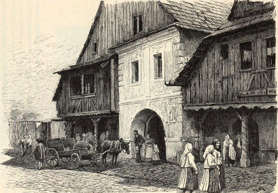 Domy v Jablunkově na konci 19. století
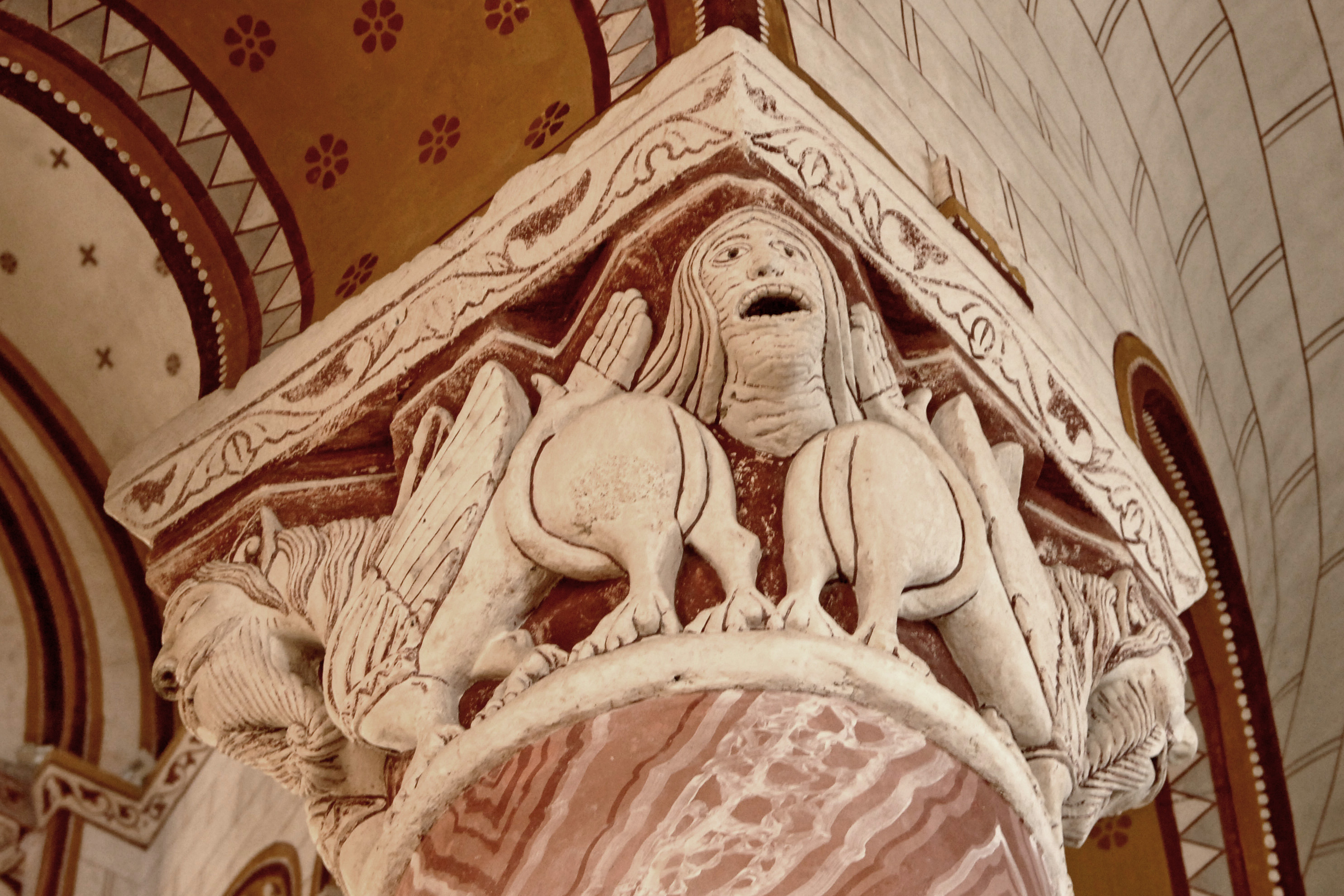 Kapitell V
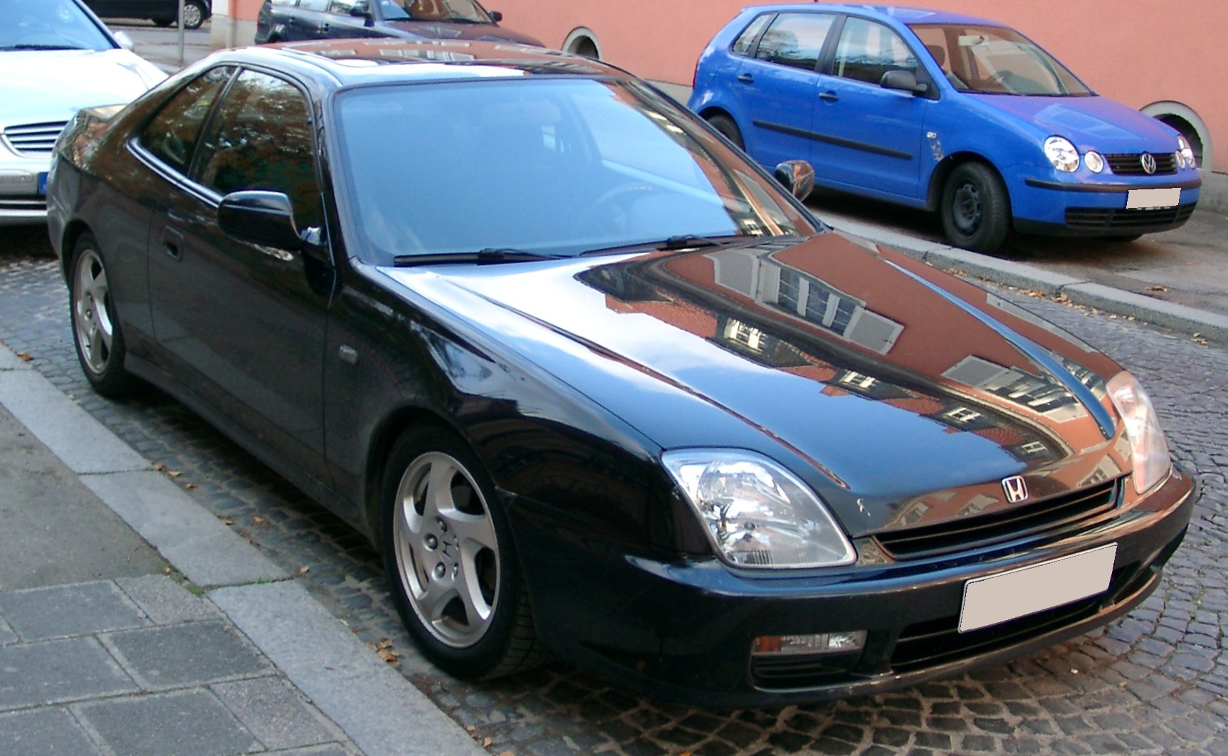 Honda Prelude (5. Generation)
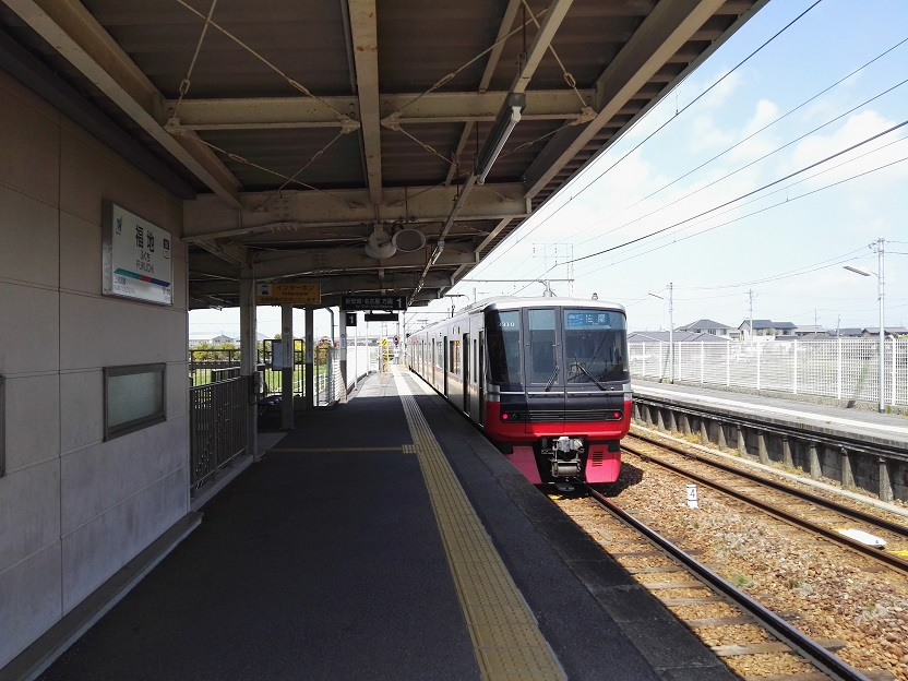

## Task instructions
Strip the images and return the remaining data exactly.

## Completed task
 Domy v Jablunkově na konci 19. století
 Kapitell V
 Honda Prelude (5. Generation)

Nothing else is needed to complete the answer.